Similarly, talking about highly personal matters with family and loved ones in
an open setting where landline telephones are located is extremely difficult.[18]
In our experience, it is quicker, more straightforward and
more efficient to communicate with clients through their mobile telephone than
attempting to contact them through the general detention centre telephone
numbers. This is especially so when clients require telephone interpreters to
communicate with their representatives, which is not uncommon. The Telephone
Interpreter Service (TIS) works very quickly and easily when a client
has a mobile telephone. Calling with a TIS interpreter through the switchboard
is logistically very difficult and time consuming, and inhibits important
communication between a client and their representative.[19]

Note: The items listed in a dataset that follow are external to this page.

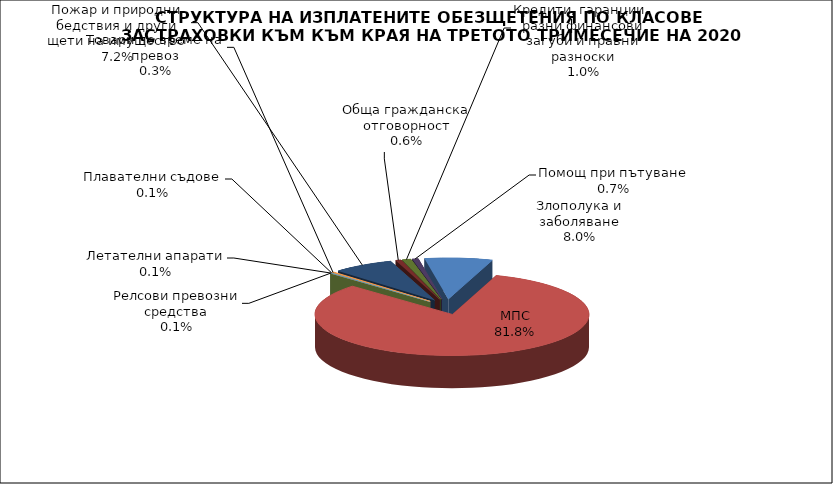
| Category | Злополука и заболяване |
|---|---|
| Злополука и заболяване | 0.08 |
| МПС | 0.818 |
| Релсови превозни средства | 0.001 |
| Летателни апарати | 0.001 |
| Плавателни съдове | 0.001 |
| Товари по време на превоз | 0.003 |
| Пожар и природни бедствия и други щети на имущество | 0.072 |
| Обща гражданска отговорност | 0.006 |
| Кредити, гаранции, разни финансови загуби и правни разноски | 0.01 |
| Помощ при пътуване | 0.007 |
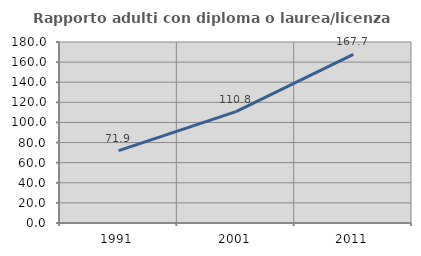
| Category | Rapporto adulti con diploma o laurea/licenza media  |
|---|---|
| 1991.0 | 71.907 |
| 2001.0 | 110.755 |
| 2011.0 | 167.712 |
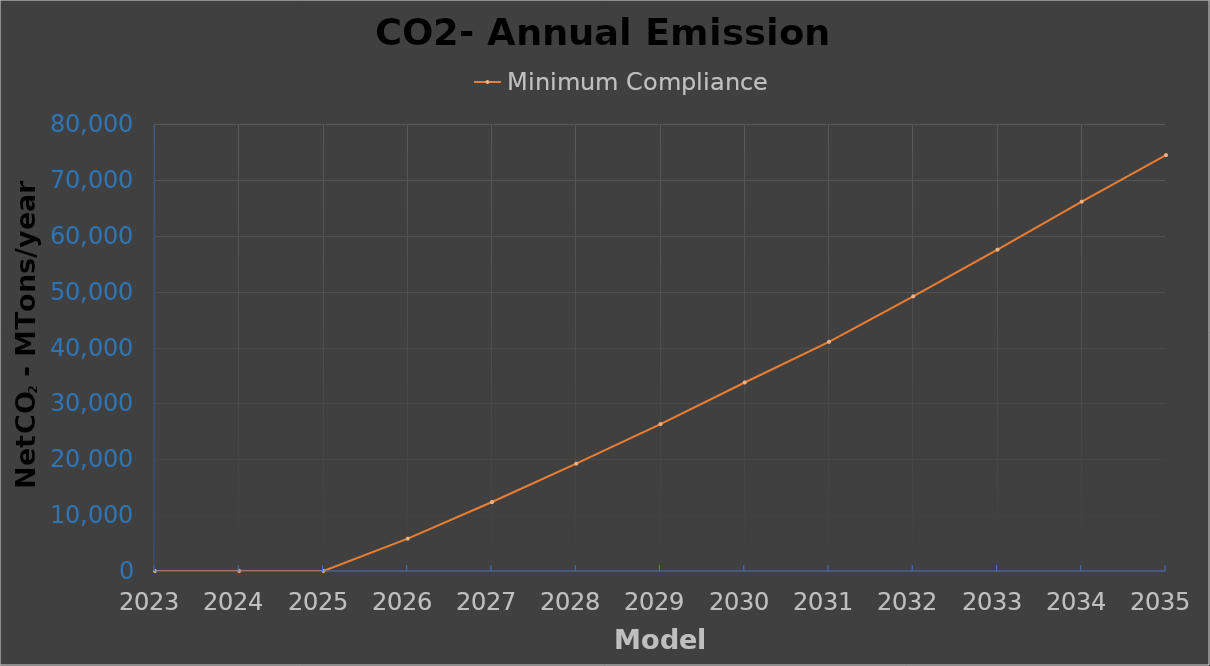
| Category | Minimum Compliance |
|---|---|
| 2023.0 | 0 |
| 2024.0 | 0 |
| 2025.0 | 0 |
| 2026.0 | 5797.132 |
| 2027.0 | 12342.461 |
| 2028.0 | 19213.622 |
| 2029.0 | 26282.855 |
| 2030.0 | 33738.786 |
| 2031.0 | 41013.217 |
| 2032.0 | 49160.992 |
| 2033.0 | 57514.323 |
| 2034.0 | 66106.994 |
| 2035.0 | 74432.822 |

Telephone appointments in a private area generally require a
period of notice, eg 24 hours, which is not always possible with urgent
matters.[20]
Refugee Legal has had recent experience of trying to contact
a person detained in an Alternative Place of Detention (APOD), where we were
informed that the Serco staff had only one mobile for the facility so it could
not be given to the applicant. The formal request process for arranging a
telephone call was delayed, with the result that the person did not access
legal advice in the required time.[21]
1.19
Moreover, as RACS highlighted, '[t]he Explanatory Memorandum promises
that access to communication facilities will be maintained and enhanced but the
Bill itself contains no provisions to this effect.'[22]
1.20
The committee also heard evidence from Rural Australians for Refugees
about the increased risk factors of the detainee population competing for
access to a limited number of public phones:
The limited number of landline telephones results in
increased competition over their use and create heightened tensions. There are
usually queues forming directly behind a person speaking on the landline,
limiting the privacy and creating tension among both those on the phones and
those waiting. Those detained for character cancellation reasons will likely be
making more local calls to family, while those seeking asylum will often be
making international calls, hence cost and length of calls will be vastly
different.[23]
1.21
Given the importance of mobile phones to detainees to communicate with
their legal representatives and external support network the Labor Party supports
the Law Council recommendation that '[i]n the absence of evidence to suggest
necessity and proportionality, immigration detainees should not be prevented
from possessing or using electronic devices such as mobile phones.'[24]
The Labor Party also supports the AHRC recommendation that '[t]he Australian
Government should ensure that all people in immigration detention have adequate
opportunities to communicate with people outside detention.'[25]
Recommendation 2
1.22
Labor Party senators recommend that the bill be amended in accordance
with the second recommendation of the Law Council of Australia to ensure that
detainees are not prevented from possessing or using electronic devices such as
mobile phones unless there is evidence that their removal is both necessary
and proportionate, and in accordance with the third recommendation of the
Australian Human Rights Commission to ensure that all people in immigration
detention have adequate opportunities to communicate with people outside detention.
1.23
The Labor Party is also concerned that the current bill is not clear
regarding a prohibition on detainees having direct access to their medication.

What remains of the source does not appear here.